Il est temps de prendre de l'importance.

23 juin 2026
Il est temps de prendre de l'importance.

Ceci est un extrait d'un discours prononcé par Noel Curran lors de l'événement Who gets Prominence!?. Cet événement, qui s'est tenu le 9 juin à Bruxelles, a abordé la question de l'importance des médias d'intérêt général dans le cadre de la révision de la directive sur les services de médias audiovisuels.

La révision de la directive sur les services de médias audiovisuels (AVMSD) approche et, avec elle, constitue une véritable opportunité, peut-être la meilleure depuis des années, de se faire une place de choix.

Dans un paysage numérique dominé par les géants mondiaux de la technologie, aider les Européens à trouver et à accéder à du contenu fiable et d'intérêt général n'est pas un détail technique ni un avantage. Il s'agit d'une nécessité stratégique pour la démocratie et la cohésion sociale.

Les médias de service public et bon nombre de nos homologues commerciaux locaux font quelque chose pour lequel aucun algorithme n'est conçu. Ils ont le pouvoir de rendre des comptes. Ils produisent des documentaires qui ouvrent des fenêtres sur des mondes que nous n'aurions peut-être jamais vus autrement. Ils racontent des histoires dans les langues locales, créent des fictions et des pièces de théâtre de qualité et investissent dans des émissions pour enfants qu'aucune logique commerciale ne pourrait soutenir seule. Ils couvrent les événements hyperlocaux aux côtés des grands événements internationaux, afin qu'aucune communauté ne soit laissée sans voix. Ils desservent tous les secteurs de la société, y compris les communautés auxquelles aucun annonceur ne donnerait la priorité. Et ils donnent aux citoyens les outils nécessaires pour se forger leur propre opinion, participer de manière significative à la vie démocratique et participer aux moments collectifs qui unissent les sociétés.

Ce n'est pas une mince affaire. Et nous avons les preuves que c'est important.

Les médias de service public sont les principaux investisseurs dans le contenu original en Europe, avec 22 milliards d'euros par an. Dans plus de 90 % des pays européens, les MSP restent la source d'information la plus fiable. Et nous voyons ce que signifie cette confiance dans la pratique. Lorsque les coupures de courant ont frappé l'Espagne et le Portugal l'année dernière, les gens se sont appuyés sur les médias audiovisuels pour obtenir des informations précises et fiables. Ce lien direct entre les médias de service public et le public n'est pas fortuit, c'est tout l'intérêt. Pour le maintenir, il faut que les médias de service public puissent réellement toucher le public. Cela signifie qu'il faut être visible, fiable et constamment repérable sur les interfaces que les gens utilisent au quotidien.

Et cela est sérieusement menacé. Ce n'est pas parce que les médias de service public ont cessé d'investir ou de servir leur public, mais ils ne l'ont pas fait. Mais dans l'environnement médiatique connecté d'aujourd'hui, il est de plus en plus difficile de trouver ce contenu. Les offres commerciales, et non la valeur éditoriale, déterminent ce que les gens voient en premier. Les appareils que les gens utilisent, les plateformes sur lesquelles ils naviguent, les algorithmes qui façonnent ce qui apparaît sur leurs écrans sont tous contrôlés par des entreprises dont les principales obligations sont envers leurs actionnaires, et non envers les citoyens européens. Nous sommes en effet à la merci des entreprises technologiques, manufacturières et automobiles mondiales dont les intérêts commerciaux n'ont rien à voir avec la valeur démocratique du contenu qu'elles contrôlent.
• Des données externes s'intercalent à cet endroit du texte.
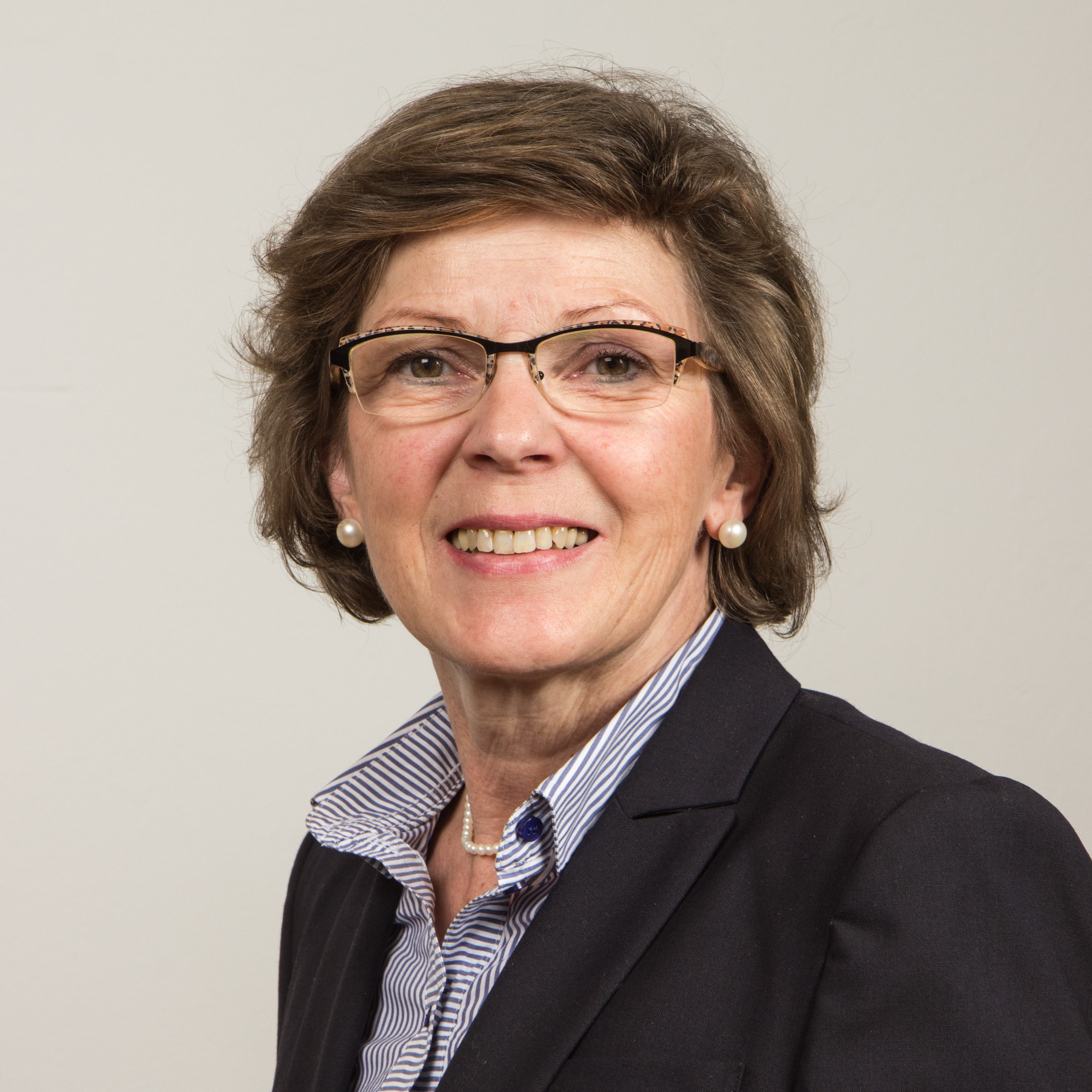 Die rheinland-pfälzische Landtagsabgeordnete Monika Becker
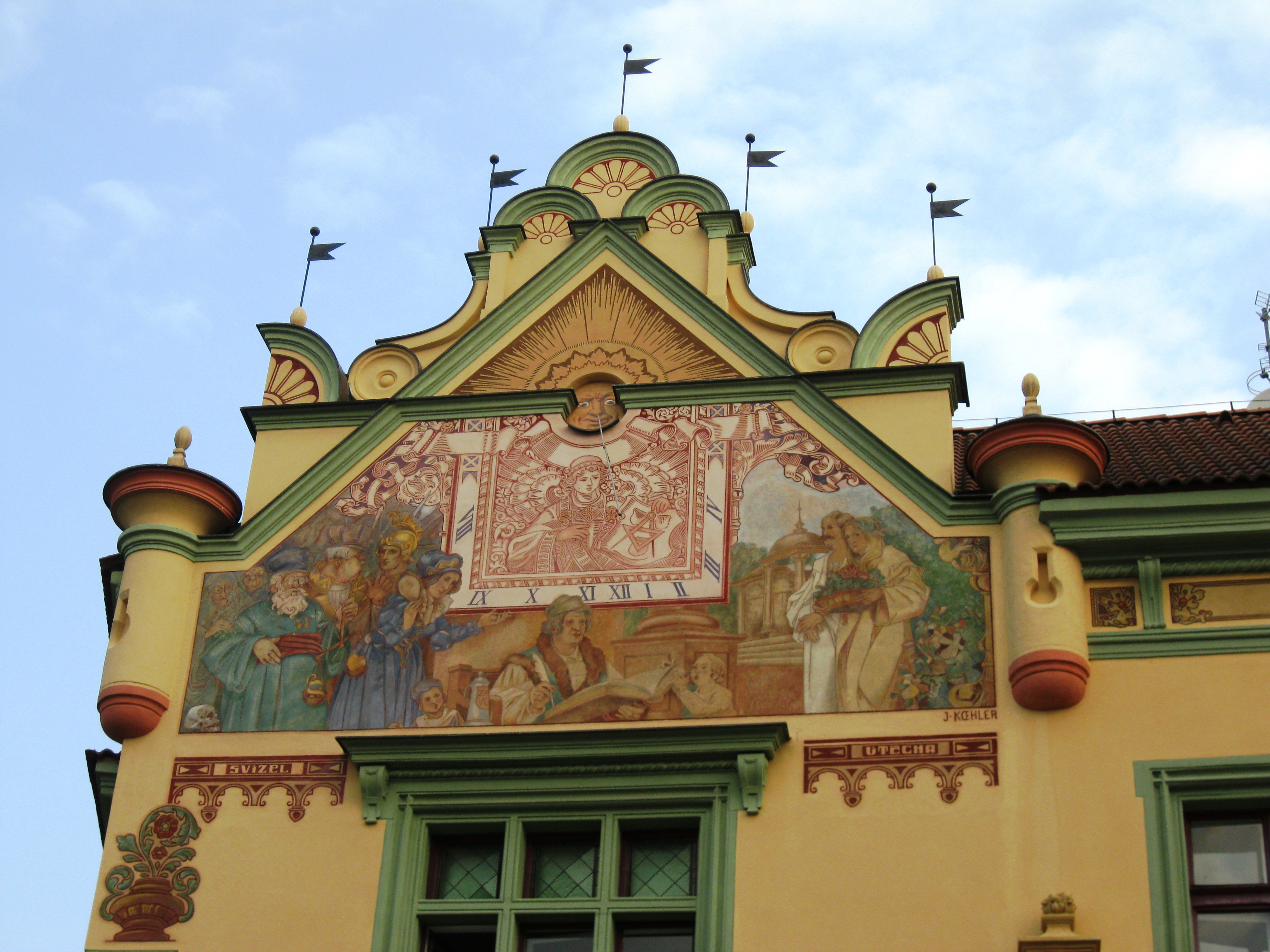 Městský dům Hanačka (Prostějov), Rejskova 2992/2, Prostějov

L'ampleur de cette dépendance mérite d'être soulignée.

Les gens accèdent aujourd'hui aux médias via des téléviseurs connectés, des systèmes d'infodivertissement embarqués, des réseaux sociaux et des plateformes de partage de vidéos. Les entreprises à l'origine de ces interfaces font désormais partie intégrante de l'environnement médiatique européen. Mais ce ne sont pas des entreprises de médias. Leurs intérêts ne correspondent pas aux objectifs du contenu d'intérêt général.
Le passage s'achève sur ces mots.